For more details, see the Server Side Consistent Tokens FAQ.
Since service tokens are always created on the leader, as long as the leader is not upgraded before performance standbys, service tokens will be of the old format and still be usable during the upgrade process. However, the usual upgrade process we recommend can't be relied upon to always upgrade the leader last. Due to this known issue, a Vault cluster using Integrated Storage may result in a leader not being upgraded last, and this can trigger a re-election. This re-election can cause the upgraded node to become the leader, resulting in the newly created tokens on the leader to be unusable on nodes that have not yet been upgraded. Note that this issue does not impact Vault Community Edition users.
We will have a fix for this issue in Vault 1.10.1. Until this issue is fixed, you may be at risk of having performance standbys unable to service requests until all nodes are upgraded. We recommended that you plan for a maintenance window to upgrade.
Limited policy shows unhelpful message in UI after mounting a secret engine
When a user has a policy that allows creating a secret engine but not reading it, after successful creation, the user sees a message n is undefined
instead of a permissions error.

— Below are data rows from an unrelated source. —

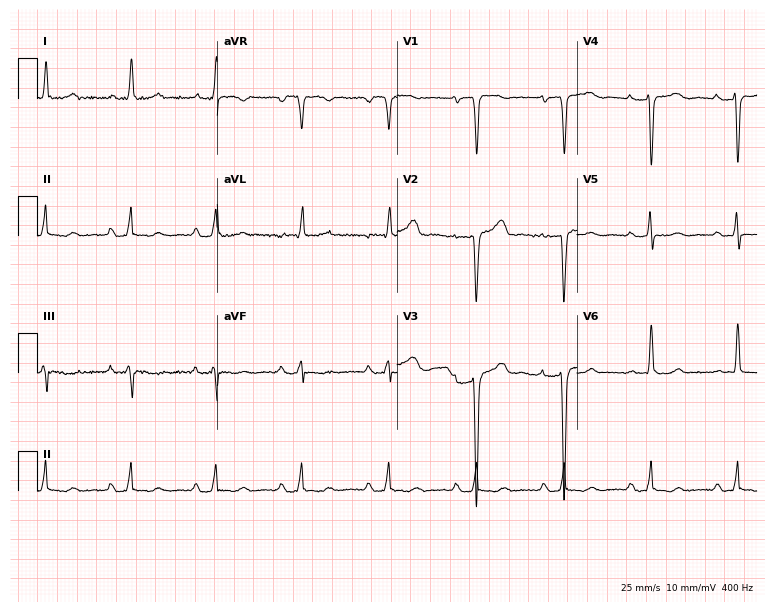
ECG (7.3-second recording at 400 Hz) — a 70-year-old female patient. Screened for six findings — first-degree AV block, right bundle branch block, left bundle branch block, sinus bradycardia, atrial fibrillation, sinus tachycardia — none is recorded.
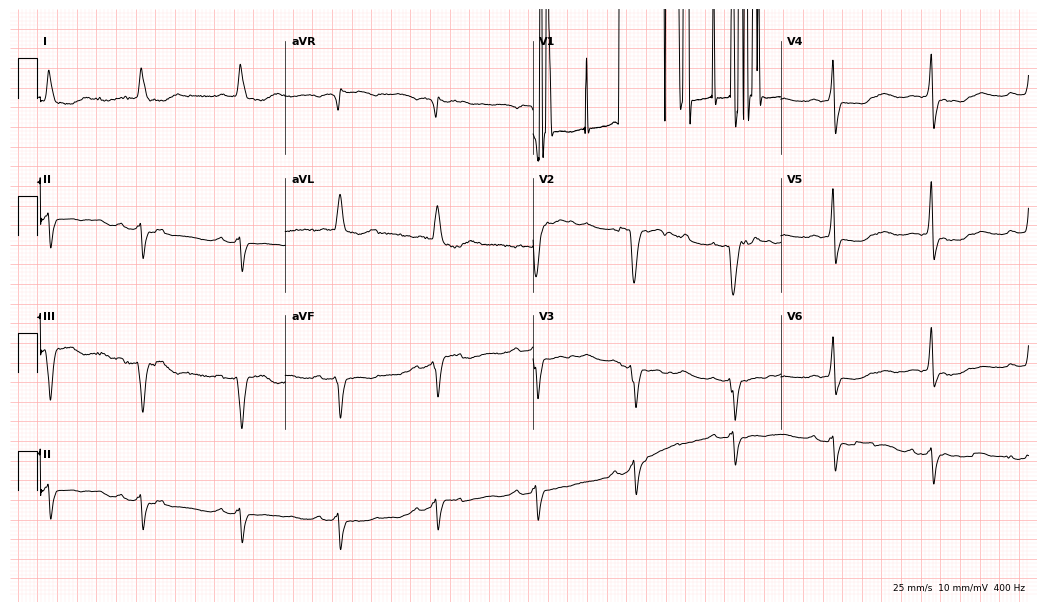
Standard 12-lead ECG recorded from a 75-year-old female (10.1-second recording at 400 Hz). None of these six findings is recorded: first-degree AV block, right bundle branch block, left bundle branch block, sinus bradycardia, atrial fibrillation, sinus tachycardia.
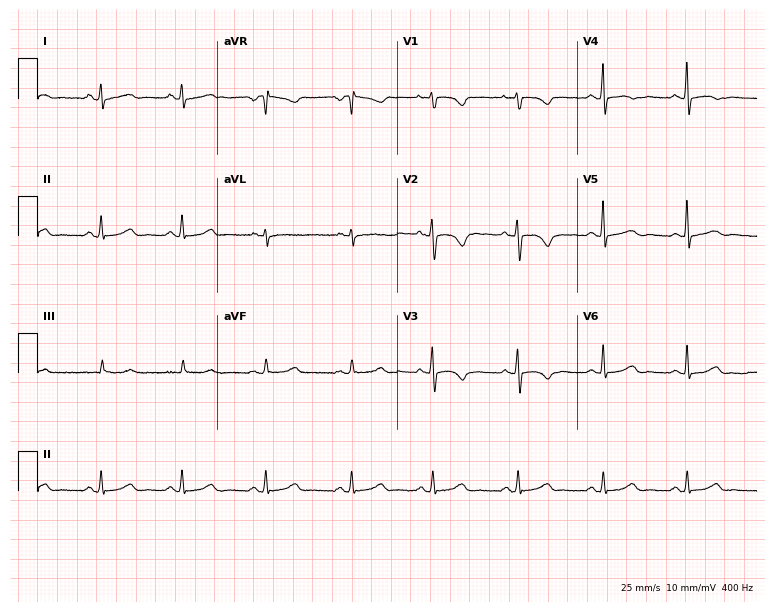
Standard 12-lead ECG recorded from a 30-year-old female. None of these six findings is recorded: first-degree AV block, right bundle branch block, left bundle branch block, sinus bradycardia, atrial fibrillation, sinus tachycardia.
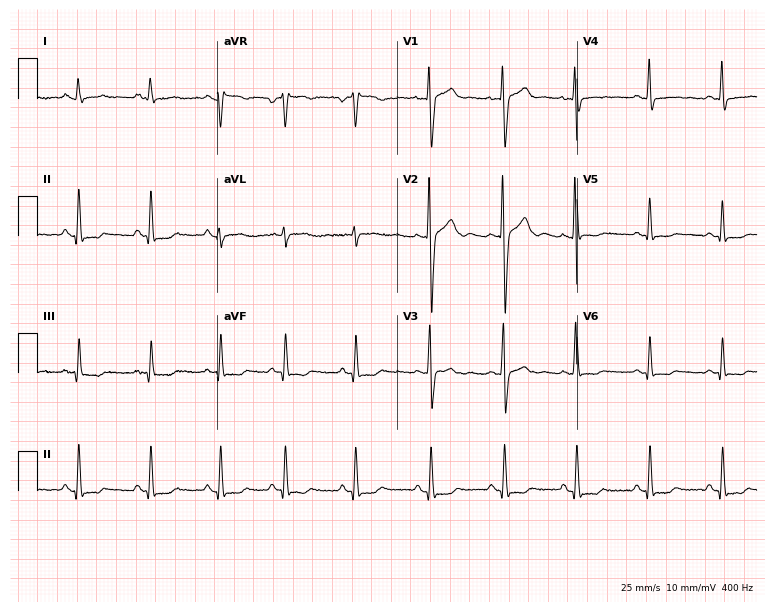
Electrocardiogram, a female, 17 years old. Of the six screened findings (first-degree AV block, right bundle branch block, left bundle branch block, sinus bradycardia, atrial fibrillation, sinus tachycardia), none is recorded. Other findings, if any, are not listed.

We will have a fix for this issue in an upcoming minor release.
Adding/Modifying Duo MFA method for enterprise MFA triggers a panic error
When adding or modifying a Duo MFA method for step-up Enterprise MFA using the sys/mfa/method/duo
endpoint, a panic gets triggered due to a missing schema field. We will have a fix for this in Vault 1.10.1. Until this issue is fixed, avoid making any changes to your Duo configuration if you are upgrading Vault to v1.10.0.
Sign in to UI using OIDC auth method results in an error
Signing in to the Vault UI using an OIDC auth mount listed in the "tabs" of the form will result
in the following error: "Authentication failed: role with oidc role_type is not allowed".
The auth mounts listed in the "tabs" of the form are those that have listing_visibility
set to unauth
.
There is a workaround for this error that will allow you to sign in to Vault using the OIDC auth method. Select the "Other" tab instead of selecting the specific OIDC auth mount tab. From there, select "OIDC" from the "Method" select box and proceed to sign in to Vault.
Error initializing raft storage type with windows
When trying to start Vault server 1.10.0 on Windows, and there is less than 100GB of free disk space, there is an initialization error with raft DB related to insufficient space on the disk. See this issue for details. Windows users should wait till 1.10.1 to upgrade.
Feature deprecations and EOL
Please refer to the Deprecation Plans and Notice page for up-to-date information on feature deprecations and plans. An Feature Deprecation FAQ page is also available to address questions concerning decisions made about Vault feature deprecations.